Such a reform would be extremely controversial. Teachers unions would fight it tooth and nail, and it would surely make some parents nervous. So why propose it?
For one simple reason: More than any other single reform, it would break the political stranglehold of the interest groups.
If school boards contracted with independent organizations, the adults operating the schools would still push for their own interests, but they would no longer act as a unified bloc. For every school that opposed a particular change, another school might support it. Every time a school was closed for poor performance, other operators would line up to take its place. Hence boards would be freer to do what was best for the children. And principals and teachers would have no choice but to break through the political barriers and do whatever was necessary to improve student learning. Otherwise, their school might be closed down. For the first time, virtually every employee’s most urgent priority would be student achievement.
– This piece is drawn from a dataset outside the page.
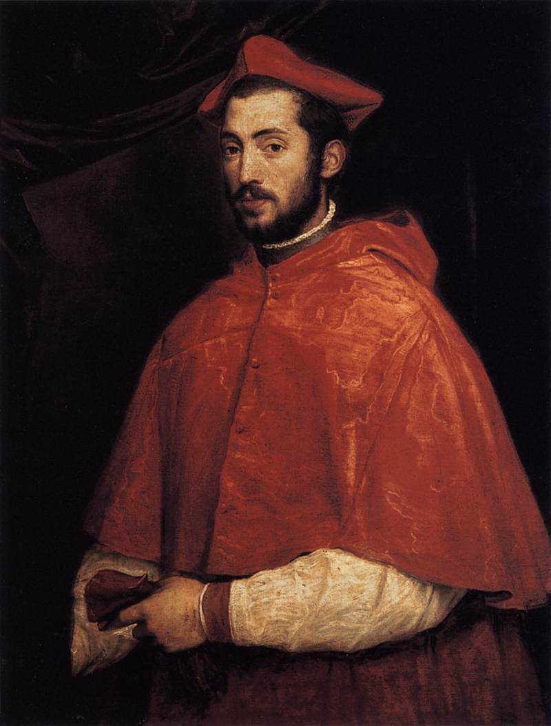 Cardinal Alessandro Farneselabel QS:Lit,"Ritratto del cardinale Alessandro Farnese"

Because both parents and teachers could choose among many different kinds of schools, they would also be less likely to insist on the “one best way” — whether phonics or whole language, new math or old math. Boards could create a more diverse set of schools, to meet the needs of an increasingly diverse body of students. The regimentation of pedagogy, which is profoundly unfair to children who don’t learn in the “one best way,” would disappear.
Boards would also find it easier to create new schools when new needs emerged. Traditional districts have been slow to create schools that use information technology in a meaningful way, for example. In a chartering system, technology-intensive schools would spring up quickly, because students would flock to them. As Finn and his coauthors point out in Charter Schools in Action, a California study found that 78 percent of charters were experimenting with new practices, compared with 3 percent of public schools.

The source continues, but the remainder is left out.